Mais il y a aussi l’argent rouge. C’est la couleur que nous avons choisie de donner à l’argent qui s’exprime par l’échange, lorsque nous achetons ou vendons des produits et des services: une tout autre qualité d’argent, fondamentalement différente de la précédente. Ce qui est ici déterminant, ce n’est pas l’initiative et la confiance qu’elle suscite, mais c’est le juste prix, le vrai prix, ce prix qui permettra à celles et ceux impliqués dans la production de couvrir tous leurs besoins, jusqu’à ce qu’un même produit ou service soit à nouveau mis en vente. Aujourd’hui, les prix sont faussés de tous côtés. Mais là aussi, chacune et chacun de nous peuvent résister au système injuste dans lequel nous baignons et commencer à assumer sa responsabilité liée à l’argent en payant assez ce que nous achetons. Alors une vague de portance pour subvenir aux besoins des autres sera générée qui nécessairement dans un monde fermé finira un jour par nous revenir. Et que se passe-t-il lorsque nous ne le faisons pas ? Nous spolions celles et ceux qui ont produit pour nous, leur refusons ce qui leur revient du fait de leur engagement par le travail. Ne pas payer assez, c’est comme si, entraînés les uns à côtés des autres dans le courant de la vie, nous voulions garder la tête hors de l’eau en submergeant les autres autour de nous. Avec cet argent rouge, cet argent d’achat, nous pouvons créer chacune et chacun aujourd’hui déjà, et à nouveau jour après jour, une attitude différente qui assure à celles et ceux à qui nous sommes liés par les produits et services que nous consommons, de pouvoir couvrir leurs besoins.

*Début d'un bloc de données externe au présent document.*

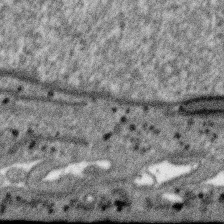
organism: Human
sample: Lung epithelial cells infected with SARS-CoV-2
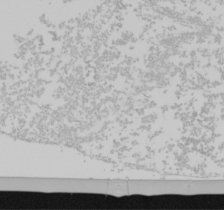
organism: Mouse
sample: Cancer cell death in ED-1 cells
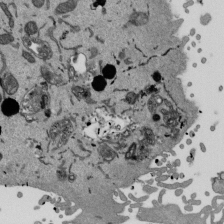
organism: Mouse
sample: ED-1 cell nuclei; centrioles
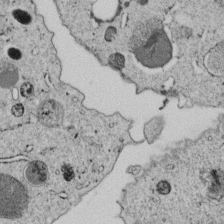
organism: C. elegans
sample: C. elegans embryo early stage
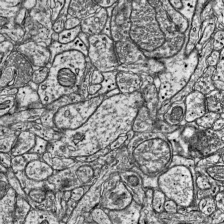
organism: Mouse
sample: Visual Cortex
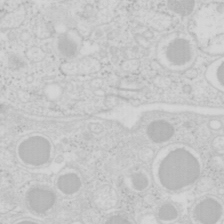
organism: Mouse
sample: Pancreas
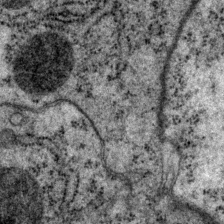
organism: P. pacificus
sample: Pharynx
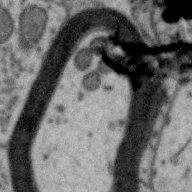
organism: Zebra finch
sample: Brain
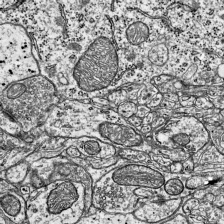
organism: Mouse
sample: Visual Cortex
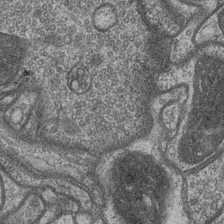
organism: Drosophila
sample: Optic medulla
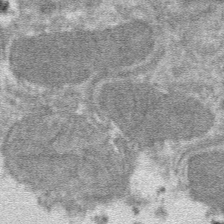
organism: Mouse
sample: Mouse hepatocytes
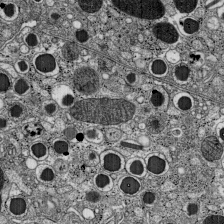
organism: C57BL Mouse
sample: Pancreatic islet
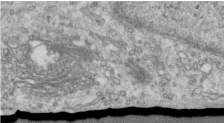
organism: Human
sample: Centriole in RPE cells
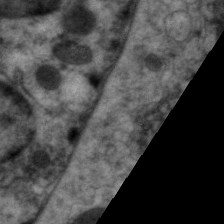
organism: C. elegans
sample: Pharynx
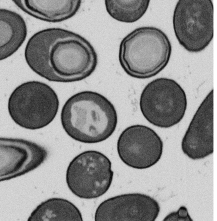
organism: B. subtilis
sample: Bacterial spore
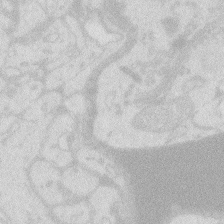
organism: Zebrafish
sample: Macrophage
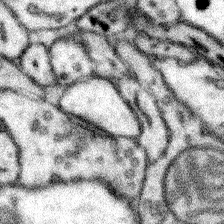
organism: Mouse
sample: Somatosensory cortex neuropil
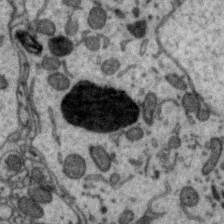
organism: Zebra finch
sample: Brain
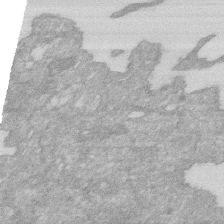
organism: Human
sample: HIV infected U937 cells
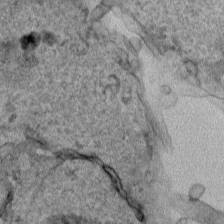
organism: Human
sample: Mitochondria in HCT116 cells
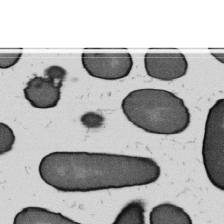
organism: B. subtilis
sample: Bacterial spore
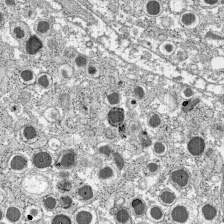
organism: C57BL Mouse
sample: Pancreatic islet
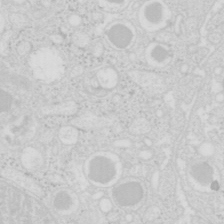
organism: Mouse
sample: Pancreas
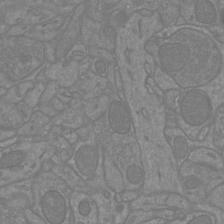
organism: Mouse
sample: Cortical neurons
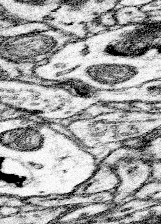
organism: Mouse
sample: Somatosensory cortex neuropil
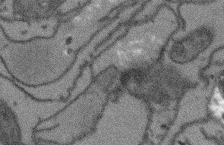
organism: Arabidopsis thaliana
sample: Root tip
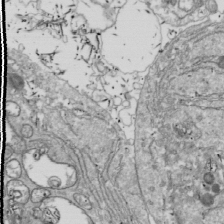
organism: Drosophila
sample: Cell division; meiosis; drosophila spermatocytes
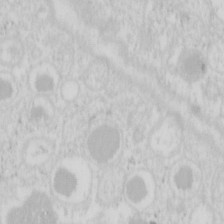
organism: Mouse
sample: Pancreas
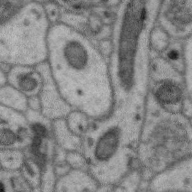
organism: Zebra finch
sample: Brain
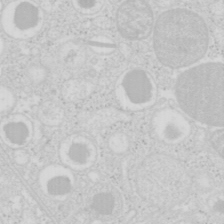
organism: Mouse
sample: Pancreas
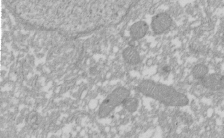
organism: Xenopus
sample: Cilia; centrioles in frog embryo cells
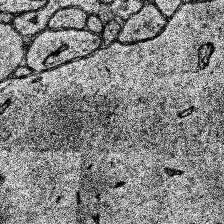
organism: Human
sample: Temporal Lobe
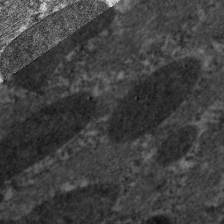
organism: C. elegans
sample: Pharynx
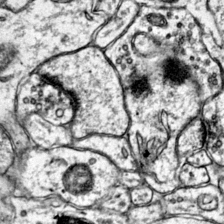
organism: Mouse
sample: Primary visual cortex
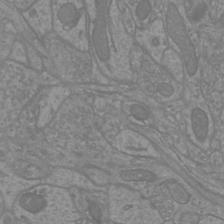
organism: Mouse
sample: Cortical neurons
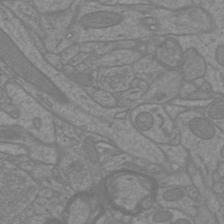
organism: Mouse
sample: Cortical neurons
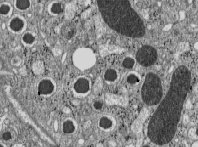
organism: C57BL Mouse
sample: Pancreatic islet
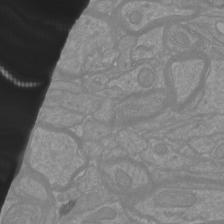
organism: Mouse
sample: Cortical neurons
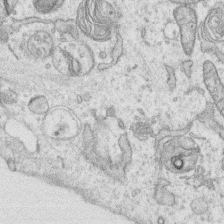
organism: Human
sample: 1205lu cells
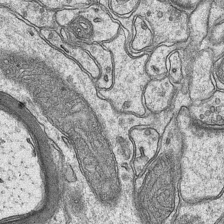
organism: Mouse
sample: CA1 Hippocampus
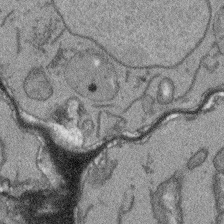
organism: Arabidopsis thaliana
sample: Root tip
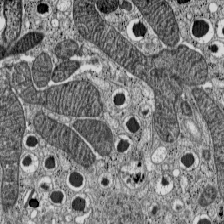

Et comment seront couverts les besoins de celles et ceux qui, à proprement parler, n’ont rien à vendre, par exemple le médecin, l’enseignante, la chercheuse, l’artiste ? Ou comment les besoins de celles et ceux qui ne peuvent pas vendre assez cher leur production, comme c’est le cas un peu partout de l’agriculture ? Nous parlons ici d’argent de don et nous lui avons donné la couleur jaune. C’est l’argent qui change de main sans contrepartie, pour ainsi dire gratuitement, parfois avec des conditions comme l’aide sociale, parfois sous forme de contrainte, comme les impôts, souvent aussi complètement librement. C’est à cet argent jaune revient la tâche de couvrir tous les besoins qui ne sont pas couverts autrement. La plus grande partie est ici encore gérée et contrôlée par l’État. Quel essor formidable pourrait être généré si, ici aussi, chacune et chacun, nous en prenions nous-même la responsabilité en donnant directement là où nous le voulons. Toute la vie culturelle recevrait ainsi l’élan printanier dont notre vie sociale à si soif.


Mettre la couleur à l’argent n’est pas un jeu anodin : cela nous permet de commencer à peindre le monde que nous voulons.